By the Court.Order affirmed.
NOTES
[] Petition to review denied.
[1] According to an indemnification agreement in the record, the appellants alleged that Houlihan and Goy were injured while allegedly engaged in the examination of certain equipment designed, manufactured, assembled and/or sold by Square D Company or its subsidiary.
[2] In general, a third-party tortfeasor has no remedy against an employer because ch. 102, STATS., makes the payment of worker's compensation the employer's exclusive liability for work-related injuries. Mulder v. Acme-Cleveland Corp., 95 Wis. 2d 173, 177-78, 290 N.W.2d 276, 278 (1980). Thus, where a negligent third party is held liable to an injured worker, it cannot require contribution from an employer even if the employer was substantially more at fault than the third party. Id. However, our supreme court has recognized that the employer can forego its statutory limitation of liability to third persons by an express contract for indemnification. Young v. Anaconda Am. Brass Co., 43 Wis. 2d 36, 53-54, 168 N.W.2d 112, 122 (1969).

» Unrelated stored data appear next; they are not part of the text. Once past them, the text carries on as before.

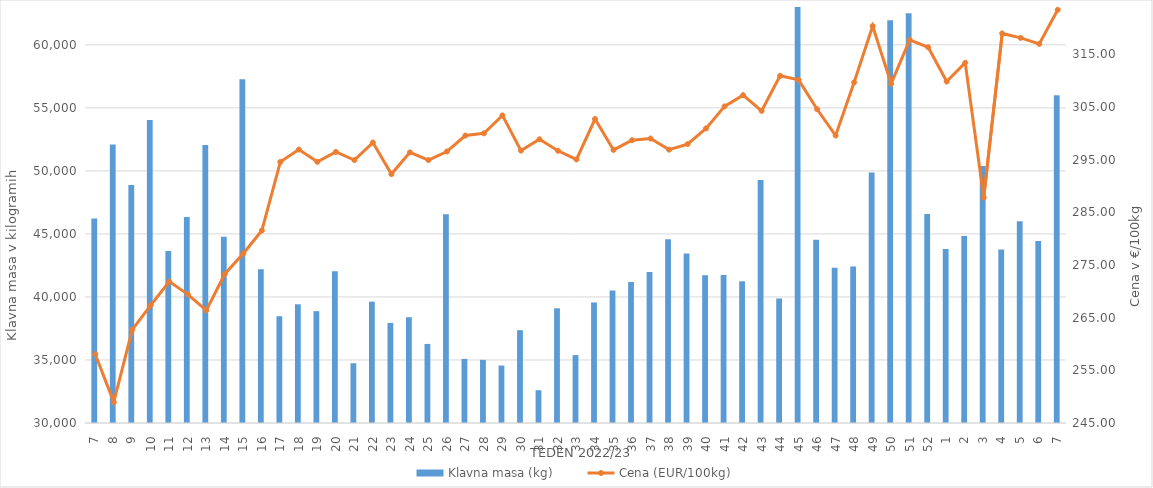
| Category | Klavna masa (kg) |
|---|---|
| 7.0 | 46227 |
| 8.0 | 52099 |
| 9.0 | 48872 |
| 10.0 | 54045 |
| 11.0 | 43645 |
| 12.0 | 46350 |
| 13.0 | 52061 |
| 14.0 | 44774 |
| 15.0 | 57268 |
| 16.0 | 42191 |
| 17.0 | 38469 |
| 18.0 | 39417 |
| 19.0 | 38876 |
| 20.0 | 42047 |
| 21.0 | 34739 |
| 22.0 | 39626 |
| 23.0 | 37939 |
| 24.0 | 38390 |
| 25.0 | 36272 |
| 26.0 | 46553 |
| 27.0 | 35085 |
| 28.0 | 35007 |
| 29.0 | 34559 |
| 30.0 | 37366 |
| 31.0 | 32599 |
| 32.0 | 39100 |
| 33.0 | 35388 |
| 34.0 | 39563 |
| 35.0 | 40507 |
| 36.0 | 41176 |
| 37.0 | 41983 |
| 38.0 | 44572 |
| 39.0 | 43447 |
| 40.0 | 41711 |
| 41.0 | 41736 |
| 42.0 | 41239 |
| 43.0 | 49284 |
| 44.0 | 39877 |
| 45.0 | 63668 |
| 46.0 | 44528 |
| 47.0 | 42319 |
| 48.0 | 42416 |
| 49.0 | 49873 |
| 50.0 | 61942 |
| 51.0 | 62514 |
| 52.0 | 46589 |
| 1.0 | 43807 |
| 2.0 | 44834 |
| 3.0 | 50386 |
| 4.0 | 43773 |
| 5.0 | 46011 |
| 6.0 | 44439 |
| 7.0 | 56001 |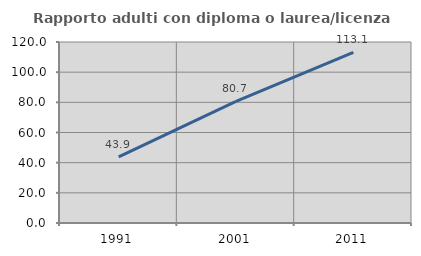
| Category | Rapporto adulti con diploma o laurea/licenza media  |
|---|---|
| 1991.0 | 43.852 |
| 2001.0 | 80.688 |
| 2011.0 | 113.112 |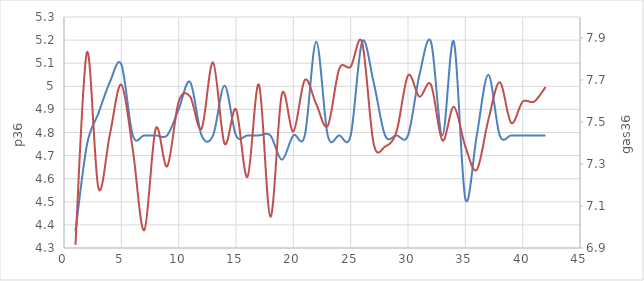
| Category | Series 0 |
|---|---|
| 1.0 | 4.372 |
| 2.0 | 4.747 |
| 3.0 | 4.883 |
| 4.0 | 5.019 |
| 5.0 | 5.095 |
| 6.0 | 4.787 |
| 7.0 | 4.787 |
| 8.0 | 4.787 |
| 9.0 | 4.787 |
| 10.0 | 4.901 |
| 11.0 | 5.019 |
| 12.0 | 4.787 |
| 13.0 | 4.787 |
| 14.0 | 5.003 |
| 15.0 | 4.787 |
| 16.0 | 4.787 |
| 17.0 | 4.787 |
| 18.0 | 4.787 |
| 19.0 | 4.682 |
| 20.0 | 4.787 |
| 21.0 | 4.787 |
| 22.0 | 5.193 |
| 23.0 | 4.787 |
| 24.0 | 4.787 |
| 25.0 | 4.787 |
| 26.0 | 5.193 |
| 27.0 | 5.019 |
| 28.0 | 4.787 |
| 29.0 | 4.787 |
| 30.0 | 4.787 |
| 31.0 | 5.05 |
| 32.0 | 5.193 |
| 33.0 | 4.787 |
| 34.0 | 5.193 |
| 35.0 | 4.513 |
| 36.0 | 4.787 |
| 37.0 | 5.05 |
| 38.0 | 4.787 |
| 39.0 | 4.787 |
| 40.0 | 4.787 |
| 41.0 | 4.787 |
| 42.0 | 4.787 |

[3] We use the phrase "some or all" in reference to Superior's obligations under its indemnification agreement with Brillion because this court has not determined whether the agreement requires Superior to indemnify Brillion solely for Superior's own negligence, or also for Brillion's negligence. We will not interpret the agreement because the parties have not raised the issue and because our decision would be the same under either interpretation.